Practical and Theoretical Implications
The results establish several key implications for both practice and future research:
- Many-shot ICL offers a practical alternative to expensive annotation or broad transfer learning in low-resource NER. Only hundreds of demonstrations suffice for competitive LLM annotation quality; ICA turns this into practical labeled datasets.
- Combining structured output formats and targeted refinement is crucial: Customized prompt engineering for span-type annotation (XML tags) and modular error handling unlock significant quality gains over naïve zero/few-shot prompting.
- Resource efficiency is improved: ICA achieves superior F1 at a small fraction of prior human annotation cost, and tagged data enables deployment of small, efficient models rather than computationally expensive LLM inference.
- The approach highlights the importance of in-context learning for data creation (dataset bootstrapping) rather than just inference, informed by scaling trends for annotation and LLM capabilities.
For future directions, hybrid systems could exploit the separation between LLM-based offline annotation and efficient downstream model training; further research on generalization to other languages, annotation schemes, or more ambiguous contexts remains critical.

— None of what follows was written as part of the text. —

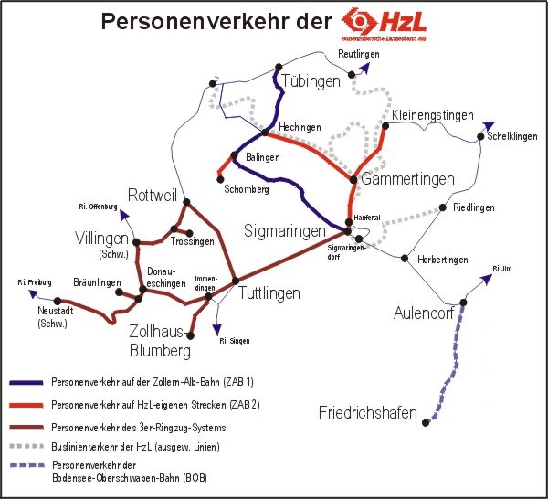 Streckennetz der Hohenzollerischen Landesbahn AG (HzL), Hechingen, Stand 10.2006

Additionally, as LLM architectures evolve, the demonstration scaling curve and the minimal requirements for high-quality labeling may shift, requiring ongoing re-evaluation for both open-source and proprietary LLMs.
Conclusion
This work rigorously demonstrates that many-shot in-context learning with LLMs yields monotonic improvements in NER performance with increasing demonstrations, and—when embedded in the ICA framework—enables the creation of high-quality, large-scale labeled data from minimal initial human effort. The ICA methodology, supported by LLM-centric refinement techniques, offers a highly data- and cost-efficient path toward accurate NER in low-resource domains. These findings urge a rethinking of annotation and deployment strategies for NER and related sequence labeling tasks, emphasizing the centrality of ICL for both efficiency and quality under realistic annotation bottlenecks.